Così deciso in NAPOLI, lì 20 GENNAIO 2026
IL GIUDICE MONOCRATICO
(dott. Marcello Amura)
Depositata il 23/01/2026
REPUBBLICA ITALIANA
IN NOME DEL POPOLO ITALIANO
La Corte di Giustizia Tributaria di primo grado di NAPOLI Sezione 9, riunita in udienza il 20/01/2026 alle ore 09:30 in composizione monocratica:
AMURA MARCELLO, Giudice monocratico in data 20/01/2026 ha pronunciato la seguente
SENTENZA
- sul ricorso n. 18499/2025 depositato il 03/11/2025
proposto da
Ricorrente_1 - CF_Ricorrente_1
Difeso da
Difensore_1 - CF_Difensore_1
ed elettivamente domiciliato presso Email_1
contro
Ge.fi.l. - Gestione Fiscalita' Locale S.p.a. - 01240080117
elettivamente domiciliato presso Email_2
Avente ad oggetto l'impugnazione di:
- FERMO AMMINISTRATIVO n. A000779R C279342N
a seguito di discussione in pubblica udienza e visto il dispositivo n. 814/2026 depositato il
20/01/2026
Richieste delle parti:
Ricorrente/Appellante: Come da atti difensivi
Resistente/Appellato: Come da atti difensivi
SVOLGIMENTO DEL PROCESSO
Il sig. Ricorrente_1 ha proposto ricorso dinanzi alla Corte di Giustizia Tributaria di Primo Grado di Napoli per ottenere l'annullamento di due fermi amministrativi iscritti sul veicolo targato Targa_1
Ha dichiarato di avere conosciuto tali fermi il 3 luglio 2025 tramite una visura PRA. I provvedimenti derivano da un atto del 21 marzo 2014, per un importo di 361,56 euro relativo a un'imposta non specificata, e da un ulteriore atto del 7 giugno 2017 dell'importo di 119,96 euro.
Il ricorrente ha eccepito in via preliminare la totale mancanza di notificazione di qualsiasi atto prodromico ai fermi impugnati.
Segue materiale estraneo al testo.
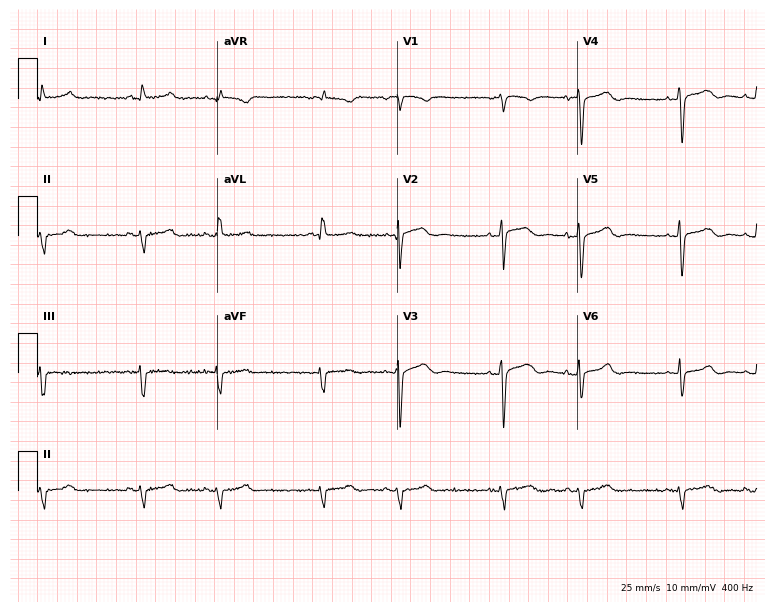
Electrocardiogram (7.3-second recording at 400 Hz), a male, 73 years old. Of the six screened findings (first-degree AV block, right bundle branch block (RBBB), left bundle branch block (LBBB), sinus bradycardia, atrial fibrillation (AF), sinus tachycardia), none is recorded.
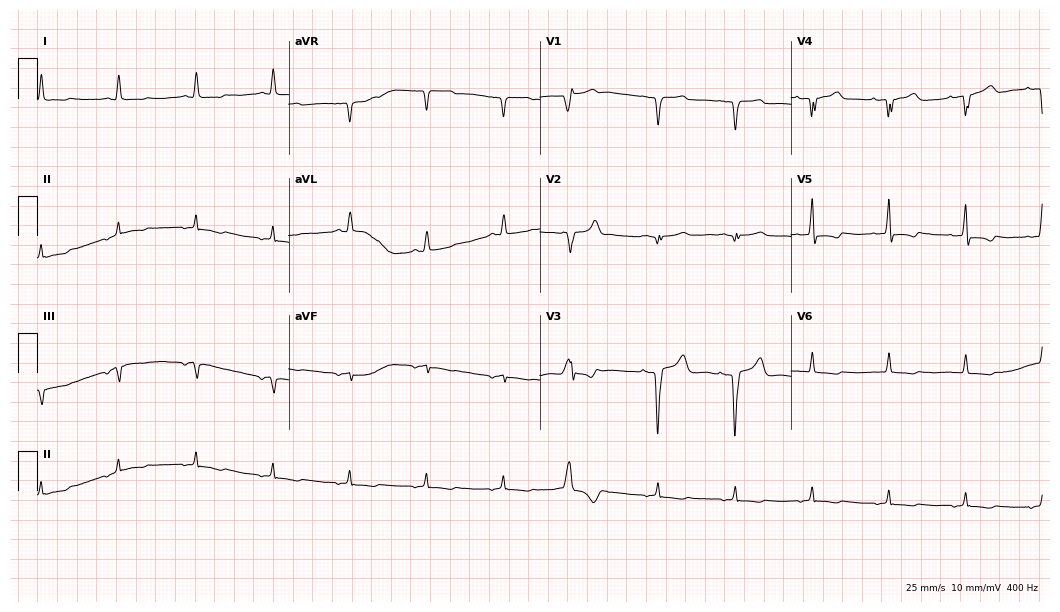
12-lead ECG from a female, 79 years old. No first-degree AV block, right bundle branch block, left bundle branch block, sinus bradycardia, atrial fibrillation or sinus tachycardia recorded for this tracing.
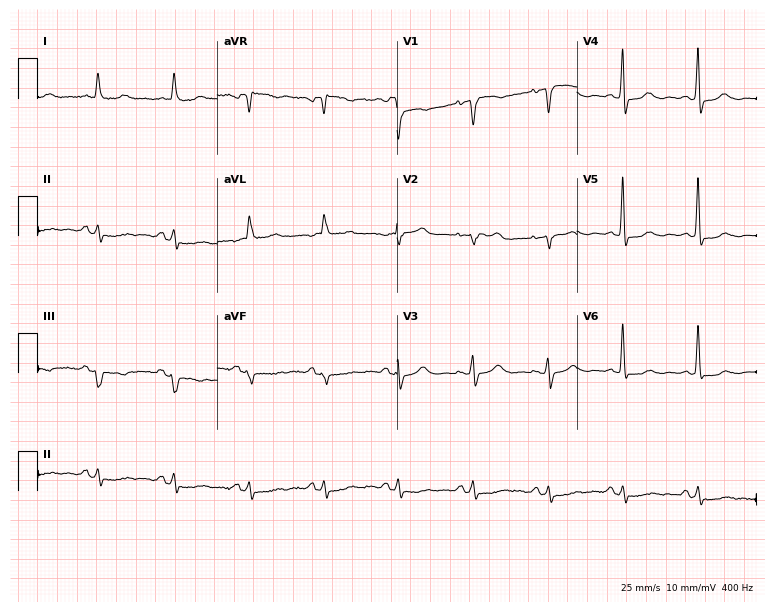
Electrocardiogram, a woman, 82 years old. Of the six screened findings (first-degree AV block, right bundle branch block, left bundle branch block, sinus bradycardia, atrial fibrillation, sinus tachycardia), none is recorded. Other findings, if any, are not listed.
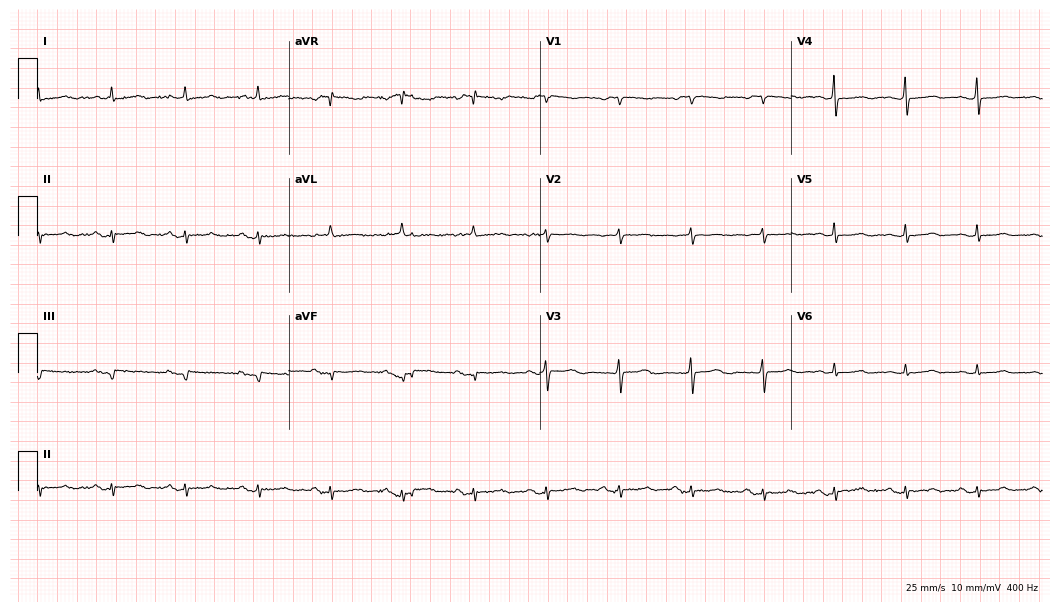
ECG — a female patient, 75 years old. Screened for six findings — first-degree AV block, right bundle branch block, left bundle branch block, sinus bradycardia, atrial fibrillation, sinus tachycardia — none is recorded.
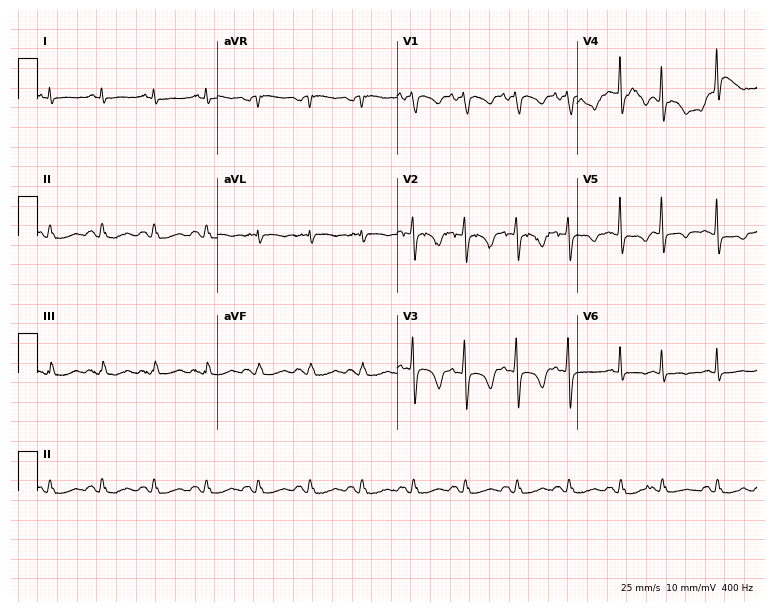
12-lead ECG from a 70-year-old male. Shows sinus tachycardia (a sinus rate of 100 beats per minute or more).

Ha affermato di non avere mai ricevuto né accertamenti né cartelle di pagamento, con la conseguenza che non è possibile comprendere la natura del tributo richiesto, né verificare l'an né il quantum della pretesa.
Tale mancanza di notificazione, secondo il ricorrente, ha reso illegittima l'iscrizione dei fermi, poiché avvenuta senza la preventiva e necessaria comunicazione degli atti presupposti.
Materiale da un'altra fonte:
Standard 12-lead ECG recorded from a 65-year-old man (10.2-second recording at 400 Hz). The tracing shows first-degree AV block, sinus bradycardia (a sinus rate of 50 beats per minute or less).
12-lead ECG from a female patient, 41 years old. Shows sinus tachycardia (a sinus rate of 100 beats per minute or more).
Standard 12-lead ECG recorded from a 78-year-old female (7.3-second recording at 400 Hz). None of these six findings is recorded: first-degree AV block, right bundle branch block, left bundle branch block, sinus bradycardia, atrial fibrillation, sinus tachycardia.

Sulla base di tali motivi, il sig. Ricorrente_1 ha chiesto l'annullamento dei due fermi amministrativi e dei ruoli sottesi, comprensivi di sanzioni e interessi. Ha inoltre richiesto la condanna della società riscossore GEFIL
S.p.A. al pagamento delle spese di giudizio in favore del difensore.
MOTIVI DELLA DECISIONE
Il ricorso è fondato e va, pertanto, accolto.
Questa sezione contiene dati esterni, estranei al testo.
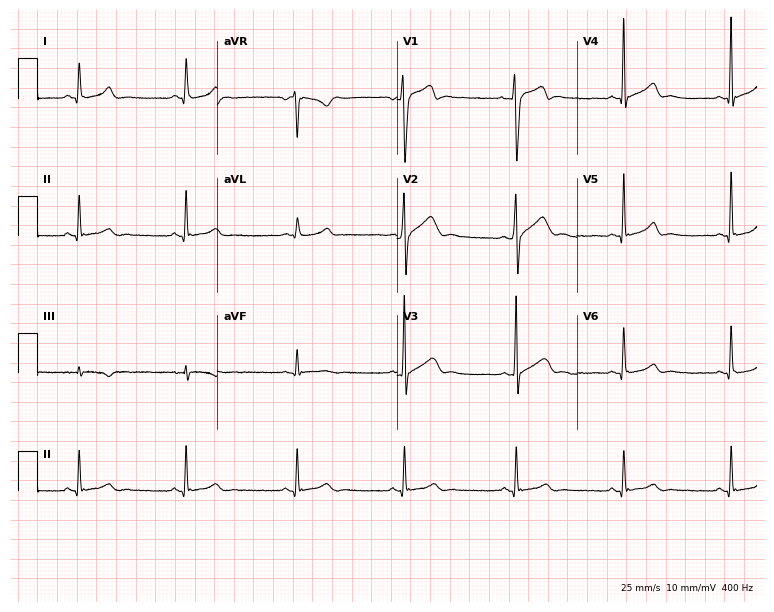
ECG — a 23-year-old male. Screened for six findings — first-degree AV block, right bundle branch block (RBBB), left bundle branch block (LBBB), sinus bradycardia, atrial fibrillation (AF), sinus tachycardia — none is recorded.
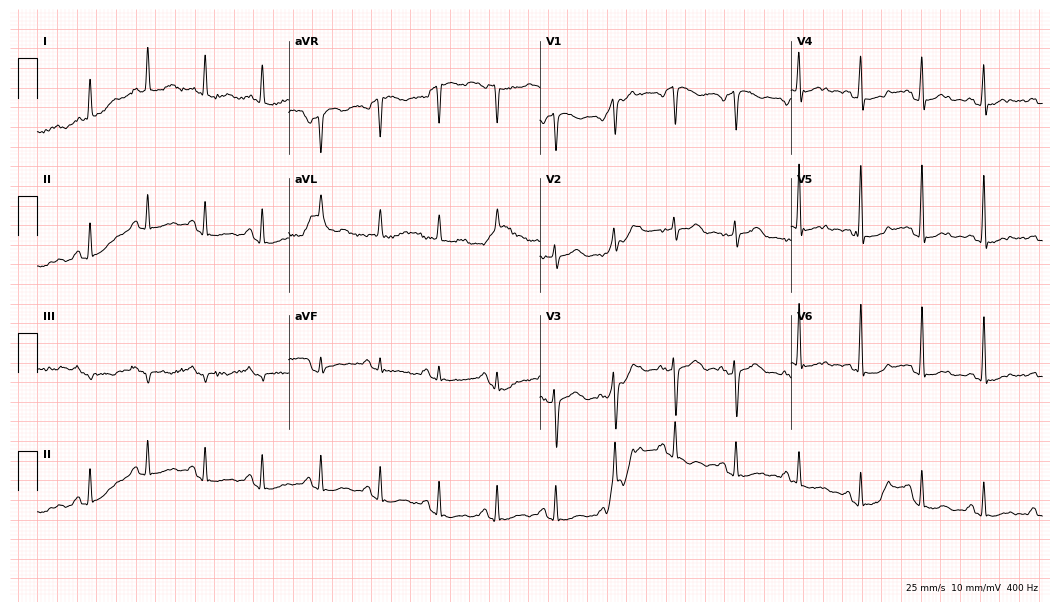
ECG — a female, 60 years old. Screened for six findings — first-degree AV block, right bundle branch block, left bundle branch block, sinus bradycardia, atrial fibrillation, sinus tachycardia — none is recorded. Findings outside these six are not listed.

La resistente Gefil S.p.A., ritualmente evocata in giudizio mediante notifica del ricorso all'indirizzo PEC estratto dal registro INIPEC, ha omesso di costituirsi;
non ha, pertanto, documentato la rituale notifica al contribuente dei provvedimenti di fermo amministrativo emergenti dalla visura PRA in atti.
Da ciò deriva l'illegittimità di tali iscrizioni con conseguente ordine alla resistente di provvedere all'immediata cancellazione, a sua cure e spese, dei predetti provvedimenti di fermo amministrativo.
Le spese di lite seguono la soccombenza della resistente e si liquidano come da dispositivo.
P.Q.M.
La Corte di giustizia tributaria di primo grado di Napoli così provvede:
1) Accoglie il ricorso, annulla i provvedimenti di fermo amministrativo iscritti sull'autoveicolo con tg. Targa_1, in titolarità del ricorrente, da parte della resistente Gefil S.p.A., quale emergenti dalla visura PRA in atti;
ordina alla resistente Gefil S.p.A. di curare l'immediata cancellazione, a sua cura e spese, di dette iscrizioni pregiudizievoli;
2) Condanna la resistente Gefil S.p.A. alla refusione delle spese di lite in favore del ricorrente che si liquidano in euro 550,00 per onorari, oltre rimborso spese esenti, rimborso forfettario per spese generali
(15% degli onorari), iva e cpa, come per legge, con attribuzione al difensore dichiaratosi antistatario.